FOR the past several years my wife, Edith, and I have been exploring and photographing the Wild Coast. We found, however, that some places cannot be effectively photographed from the ground — for example, the Bashee River, which just looks like a lake when photographed from ground level.

This led us to take to the air in our microlight to continue with our photography mission.

A microlight provides a good platform for aerial photography, as it flies slowly and there is little in the way.

However, it has taken us a number of trips (each with its logistical problems) to get the pictures we wanted, as we had to learn the art by a process of trial and error.

First, we had to contend with the weather and sometimes the microlight simply could make no progress against the coastal winds, but thank goodness for a GPS, which gives a continuous read-out of ground speed.

Next we had to find the best height. At first we flew too low — a few hundred feet — but eventually we found that about 1 000 feet gives the best photos.
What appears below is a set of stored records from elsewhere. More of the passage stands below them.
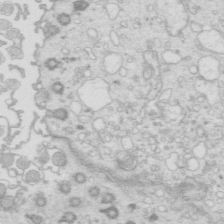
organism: Mouse
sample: Multiciliated cells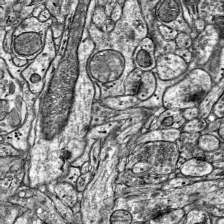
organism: Mouse
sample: Visual Cortex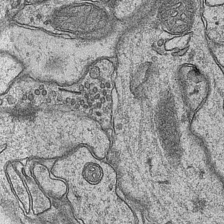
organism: Mouse
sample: CA1 Hippocampus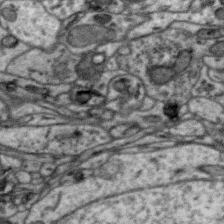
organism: Zebra finch
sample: Brain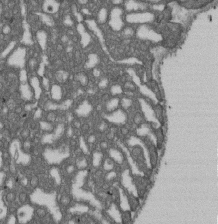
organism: Drosophila
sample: Nephrocyte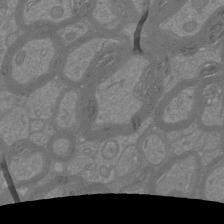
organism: Mouse
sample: Cortical neurons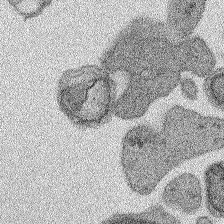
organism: Human
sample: HeLa cells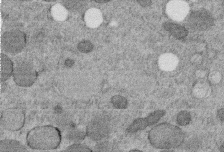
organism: C. elegans
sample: C. elegans embryo early stage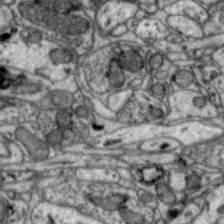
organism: Zebra finch
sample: Brain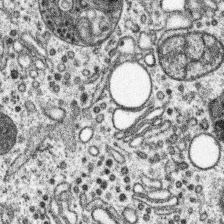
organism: Human
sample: HeLa cells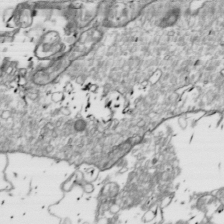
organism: Drosophila
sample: Cell division; meiosis; drosophila spermatocytes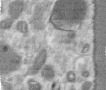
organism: Human
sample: Centriole in RPE cells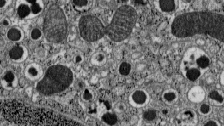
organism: C57BL Mouse
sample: Pancreatic islet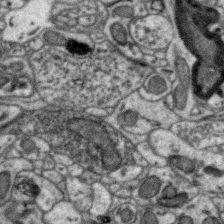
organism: Zebra finch
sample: Brain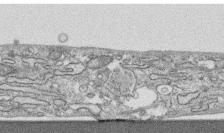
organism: Human
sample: CRL-1474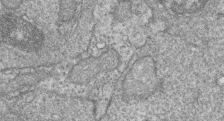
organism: Zebrafish
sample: Cilia; retinal pigment epithelium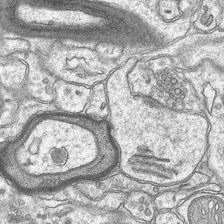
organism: Mouse
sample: CA1 Hippocampus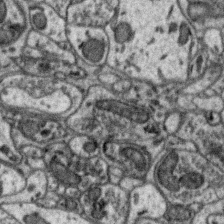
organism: Zebra finch
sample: Brain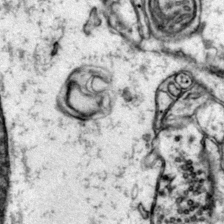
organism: Mouse
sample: Primary visual cortex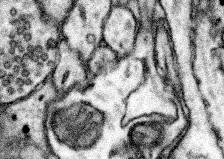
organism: Mouse
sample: Somatosensory cortex neuropil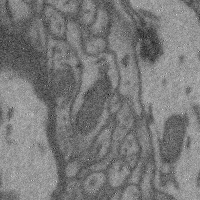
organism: Mouse
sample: Cerebral cortex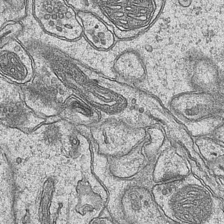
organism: Mouse
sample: CA1 Hippocampus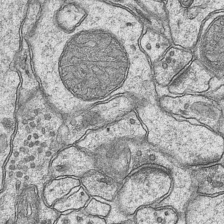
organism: Mouse
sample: CA1 Hippocampus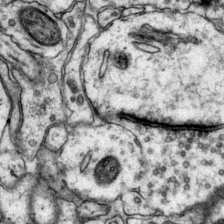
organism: Mouse
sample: Primary visual cortex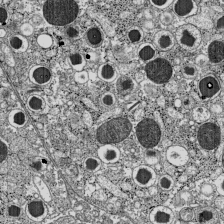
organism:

Then we learnt that the best pictures are taken flying down the coast in the morning.

Flying up the coast, the sun reflects strongly off the sea and whites-out the picture.

There were other trials, such as a gearbox failure between Maclear and Umtata on one trip (long story), and having to get a new wing fabric for the microlight — proving that there is no such thing as cheap flying.
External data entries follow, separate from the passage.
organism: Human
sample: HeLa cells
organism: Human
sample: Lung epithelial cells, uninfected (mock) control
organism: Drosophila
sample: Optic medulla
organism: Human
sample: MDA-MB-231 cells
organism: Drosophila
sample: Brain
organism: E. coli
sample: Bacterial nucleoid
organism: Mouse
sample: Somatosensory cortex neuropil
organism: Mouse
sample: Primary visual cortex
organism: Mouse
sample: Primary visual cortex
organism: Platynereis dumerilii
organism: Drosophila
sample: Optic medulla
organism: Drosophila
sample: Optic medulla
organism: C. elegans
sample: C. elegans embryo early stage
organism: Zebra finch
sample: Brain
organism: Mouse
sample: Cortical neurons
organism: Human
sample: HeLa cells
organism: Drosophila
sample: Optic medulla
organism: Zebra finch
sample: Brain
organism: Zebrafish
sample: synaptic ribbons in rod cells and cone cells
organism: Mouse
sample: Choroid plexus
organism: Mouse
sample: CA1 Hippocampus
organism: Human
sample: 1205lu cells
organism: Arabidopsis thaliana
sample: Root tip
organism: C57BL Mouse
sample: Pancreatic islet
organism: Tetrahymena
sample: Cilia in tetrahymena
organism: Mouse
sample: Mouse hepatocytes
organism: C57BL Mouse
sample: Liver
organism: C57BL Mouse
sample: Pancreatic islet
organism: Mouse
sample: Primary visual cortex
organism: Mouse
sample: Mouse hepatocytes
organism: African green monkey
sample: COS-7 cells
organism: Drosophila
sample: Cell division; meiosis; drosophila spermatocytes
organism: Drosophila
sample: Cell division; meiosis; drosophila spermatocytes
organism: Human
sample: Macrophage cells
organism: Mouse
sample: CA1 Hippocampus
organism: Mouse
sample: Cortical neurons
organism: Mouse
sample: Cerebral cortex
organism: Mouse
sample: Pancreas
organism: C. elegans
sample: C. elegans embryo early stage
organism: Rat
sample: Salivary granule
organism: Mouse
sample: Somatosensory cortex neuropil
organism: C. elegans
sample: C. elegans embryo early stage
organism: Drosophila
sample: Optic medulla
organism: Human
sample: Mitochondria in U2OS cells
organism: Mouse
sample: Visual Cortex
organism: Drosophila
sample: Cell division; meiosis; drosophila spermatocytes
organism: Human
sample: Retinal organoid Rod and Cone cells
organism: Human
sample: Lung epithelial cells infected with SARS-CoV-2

However, everything came together this past Easter when everything was “go” and the weather was perfect. We flew from The Haven, up to Port St Johns and down to the Kei Mouth and now have pictures of the whole length of the Wild Coast.
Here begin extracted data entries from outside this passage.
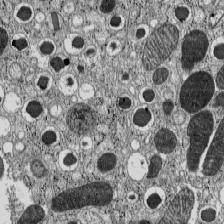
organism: C57BL Mouse
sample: Pancreatic islet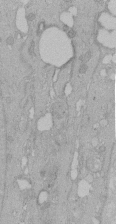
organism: Human
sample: Melanocyte Keratinocyte synapse skin construct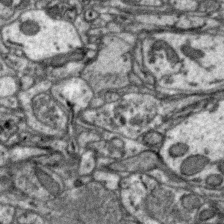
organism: Zebra finch
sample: Brain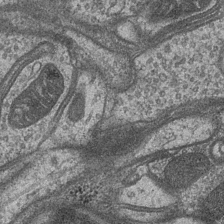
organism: Drosophila
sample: Optic medulla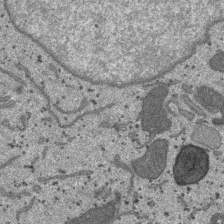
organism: Human
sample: Lung epithelial cells infected with SARS-CoV-2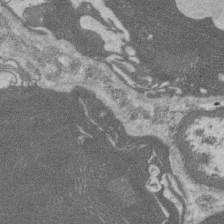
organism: Rat
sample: Salivary granule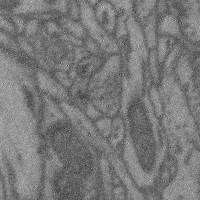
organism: Mouse
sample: Cerebral cortex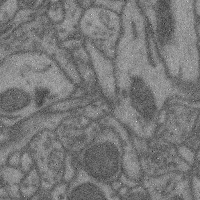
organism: Mouse
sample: Cerebral cortex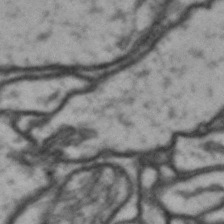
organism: Drosophila
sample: Brain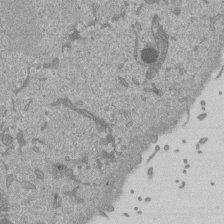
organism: Mouse
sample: ED-1 cell nuclei; centrioles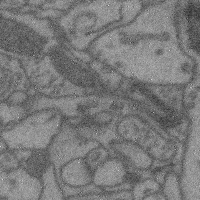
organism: Mouse
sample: Cerebral cortex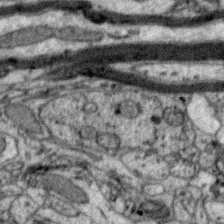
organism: Zebra finch
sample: Brain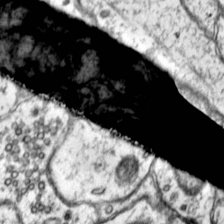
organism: Mouse
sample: Primary visual cortex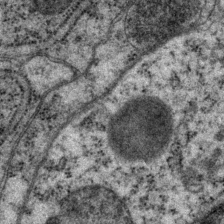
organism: P. pacificus
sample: Pharynx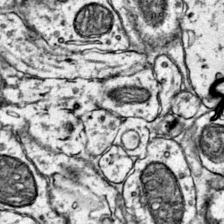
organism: Mouse
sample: Primary visual cortex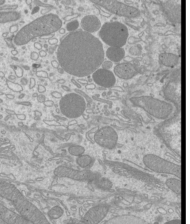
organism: Mouse
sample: Cilia; mouse epididymis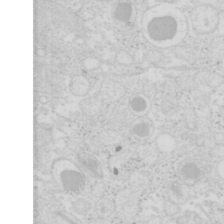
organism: Mouse
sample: Pancreas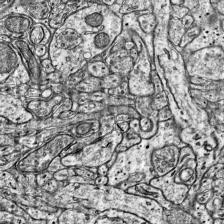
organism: Mouse
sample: Visual Cortex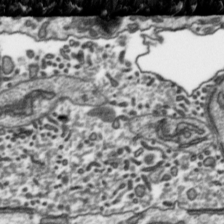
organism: Toxoplasma gondii
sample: Parasites in a vacuole inside a host cell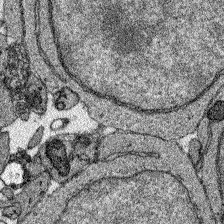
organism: Zebrafish
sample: Larval olfactory bulb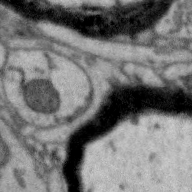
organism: Zebra finch
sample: Brain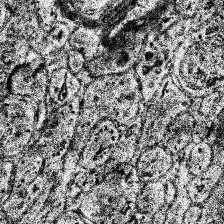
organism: Human
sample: Temporal Lobe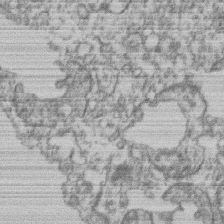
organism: Mouse
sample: T cell stromal cell synapse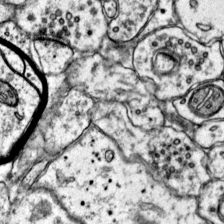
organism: Mouse
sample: Primary visual cortex

From thousands, we have selected 170 ground and aerial pictures covering the shoreline between the Umtamvuna and Kei rivers and which provide a unique perspective on the Wild Coast. At once they reveal places that you may never have seen, while providing unexpected detail of places you might know well.

We assembled the pictures onto a DVD, but then started on another learning curve — we discovered that a DVD burnt on a computer doesn’t last and that, for sale, DVDs must be injection moulded from a glass master copy.

The end result of the enterprise is that we now have professionally made copies of our DVD for sale.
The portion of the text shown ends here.